Tuesday, September 13, 2011

W1: My shame.

As a product of two parents with little available time for preparing meals and even less available knowledge regarding how to prepare them, I typically relish food of any kind. I cannot recall any childhood dishes that force me to recoil in nostalgic pain. I can, however, remember years of shame brought on by one of my darkest vices: canned, stinky fish. From popularly accepted canned tuna and salmon to infamous choices like sardines and anchovies, I love them all.

As a child, I found traditional lunch meats like bologna and turkey boring and lacking in flavor, pungent or otherwise. I found that a serving of chunky tuna with mayonnaise and a slice of tomato, however, provided a unique, mild flavor and a sensual fishy odor that made my nostrils dance. I was amazed by how intense and savory anchovies could make a pizza. I also appreciated the way sardines canned in mustard or hot sauce saved me the trouble of adding a condiment and admired their potential practicality as non-perishable staples when preparing for a nuclear winter.

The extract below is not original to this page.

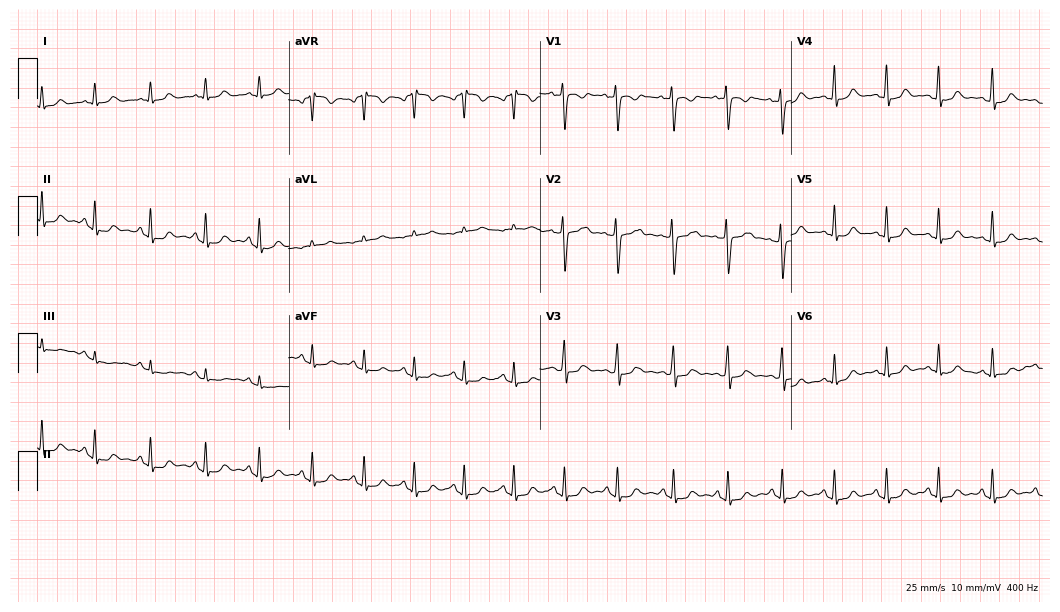
ECG (10.2-second recording at 400 Hz) — a 25-year-old female patient. Findings include sinus tachycardia (a sinus rate of 100 beats per minute or more).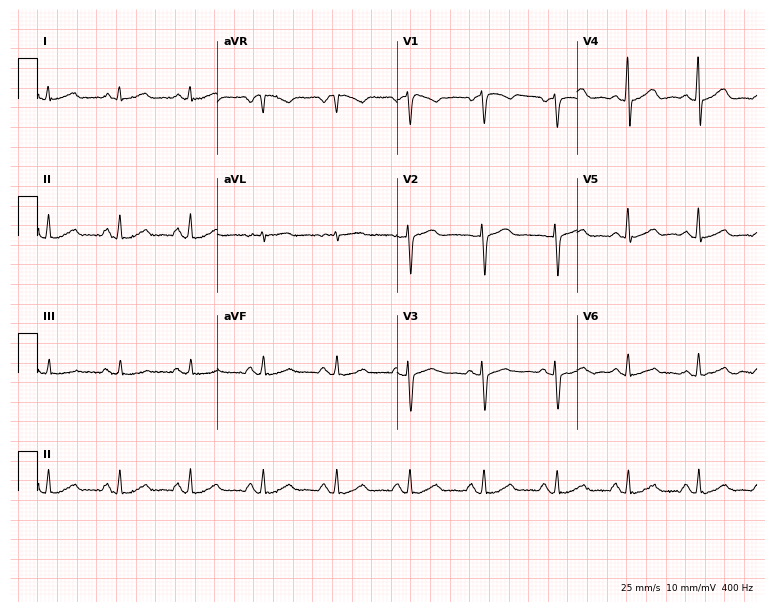
Standard 12-lead ECG recorded from a 47-year-old female patient. Read as a normal ECG.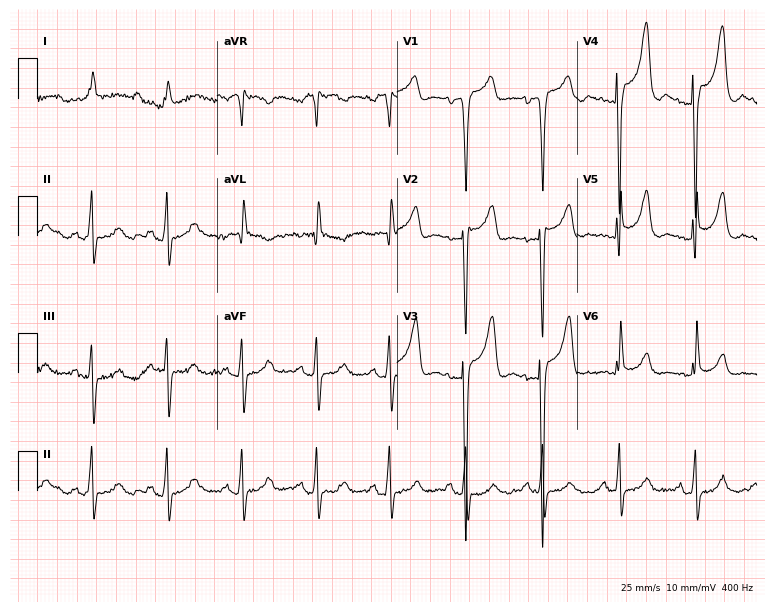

I found, however, that a genuine appreciation of smelly fish—even middle-of-the-road options like tuna—aroused levels of suspicion and deep-seated resentment comparable only to that of McCarthy era whistle blowers. Claims to “like the taste” or “not mind the smell” seemed to provide an insufficient argument for daring to consume anything out of a tin. Fellow students made jabs at my post-lunchtime breath. Adults thought my taste for fish was an affectation or a desperate bid for attention. After requesting anchovies on my allotted quarter of our family pizza at a restaurant, waitresses would inevitably raise their eyebrows and glance at my parents as if to ask, “Did you hear what your son just said? Does he kiss his grandmother with that mouth?”

Despite my trials, I never ended my affair with canned fish. At one point I became eligible for my school’s free lunch program, and even then I would trade my meals for a friend’s daily ration of tuna salad and crackers. The two of us came to value our unique lunchtime transactions and maintained a long, healthy business relationship. Still, underneath my companion’s fair dealing and begrudging friendliness, I suspected that he, too, recognized me as a canned fish sympathizer not to be trusted. I knew that, like the North Pole-patterned Beach Cliff lighthouse, I would stand alone, forever, on the shores of Sardine Isle.

"...and if you gaze into an abyss, the abyss gazes also into you."